We have already discussed much of Weisman’s argument concerning “the enmity”, and how he had used, or rather, abused, three passages of Scripture to somehow prove that the enmity between the serpent and the seed of the woman was ended at the Crucifixion. In this endeavor, Weisman cited two passages from Paul, which are Colossians 2:15 and Hebrews 2:14-15, and one passage from John, found at 1 John 3:8.
First, it can be established that Paul’s epistle to the Ephesians was written only a short time before his epistle to the Colossians, and that both were written during the two-year period while he was in captivity in Rome. This is explained in a paper at Christogenea titled Ordering and chronology of the epistles of Paul, and it is beyond the scope of our purpose to present it again here.
So Weisman had cited Colossians chapter 2 where Paul said that Christ had “spoiled principalities and powers… triumphing over them in it” as evidence that the enmity between the serpent and the seed of the woman was ended.
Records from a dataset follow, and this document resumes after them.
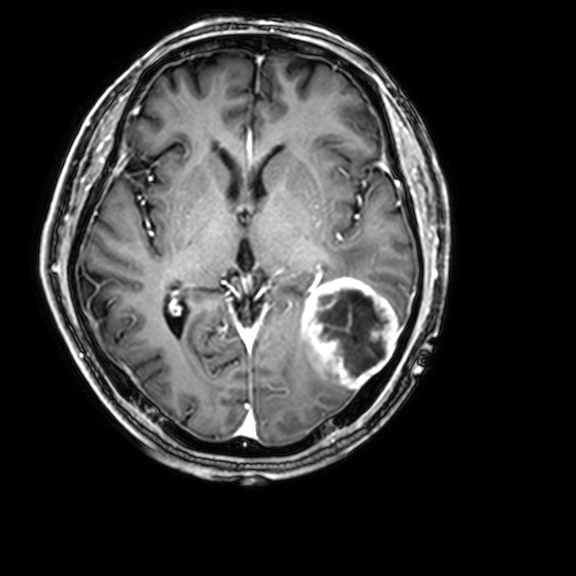
modality: 3 Tesla brain MRI; series: 3D T1-weighted with CLEAR; study: ring-enhancing brain masses.
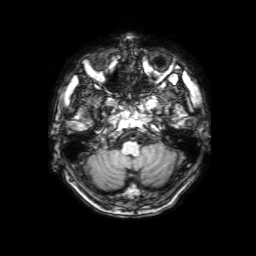
modality: 3 Tesla brain MRI | series: 3D T1-weighted with SENSE | study: ring-enhancing brain masses.
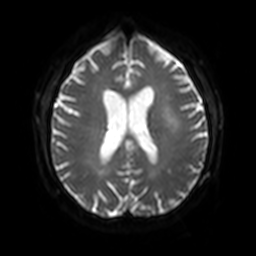
3 Tesla brain MRI. Series: diffusion-weighted imaging with SENSE (WIP). Study: ring-enhancing brain masses.
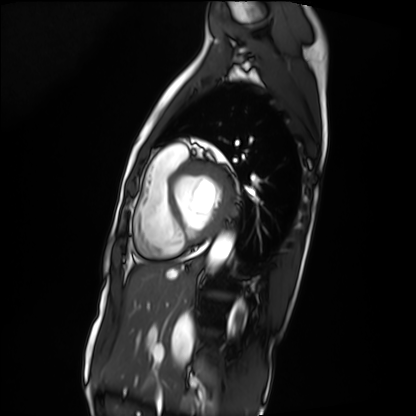
Q: What kind of scan is this?
A: Cardiac MRI.
Subject group: patient.
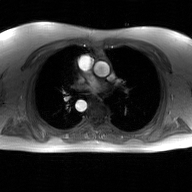
Summary:
2D phase-contrast cine MRI of the ascending aorta, GAN super-resolution reconstruction.
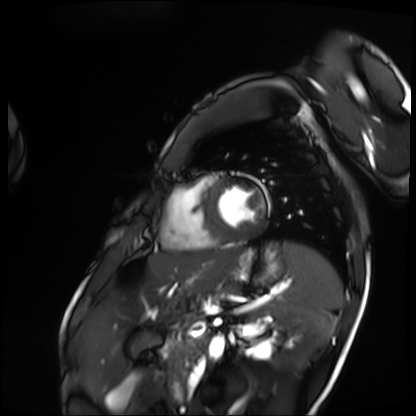
modality: cardiac MRI | subject group: patient.
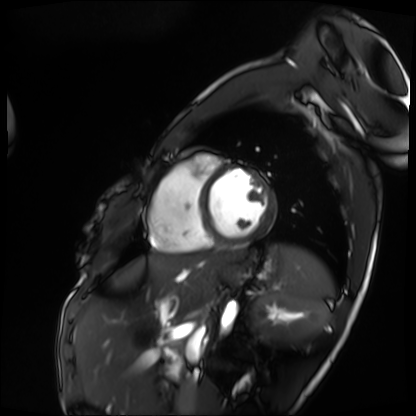
modality — cardiac MRI; subject group — patient.
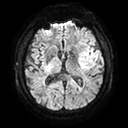
modality: 3 Tesla brain MRI; series: diffusion tensor imaging (medium iso); study: ring-enhancing brain masses.
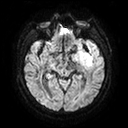
Clinical context: 3 Tesla brain MRI. Series: diffusion tensor imaging (medium iso). Study: ring-enhancing brain masses.
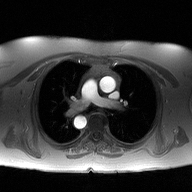
Q: What kind of scan is this?
A: 2D phase-contrast cine MRI of the ascending aorta.
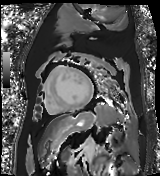
Cardiac MR image of the myocardium. Subject cohort: cardiac patient.
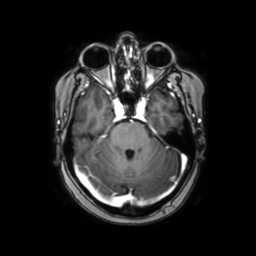
3 Tesla brain MRI. Series: axial with contrast. Study: ring-enhancing brain masses.
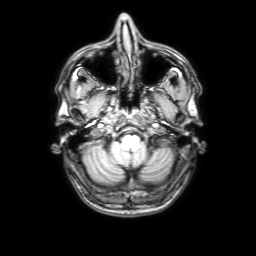
3 Tesla brain MRI. Series: 3D T1-weighted with SENSE. Study: ring-enhancing brain masses.
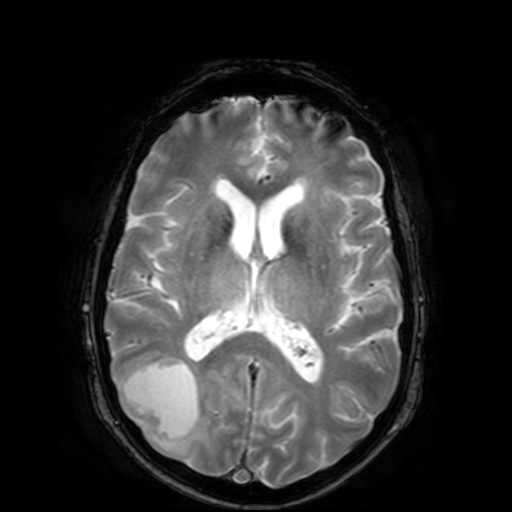
Case summary: 3 Tesla brain MRI. Series: T2-weighted fast field echo. Study: ring-enhancing brain masses.

But Paul had said in Ephesians chapter 6, which was written only a short time before, that we – meaning the collective body of Christians – “wrestle not against flesh and blood, but against principalities, against powers, against the rulers of the darkness of this world, against spiritual wickedness in high places.” Ephesians chapter 6 having been written about 30 years after the Crucifixion, Paul’s words at Colossians chapter 2 cannot possibly mean what Weisman had asserted that they mean. Furthermore, Weisman cannot possibly have written his remarks concerning Colossians chapter 2 while being ignorant of what Paul had said in Ephesians chapter 6, and therefore I would assert that he must have purposely lied.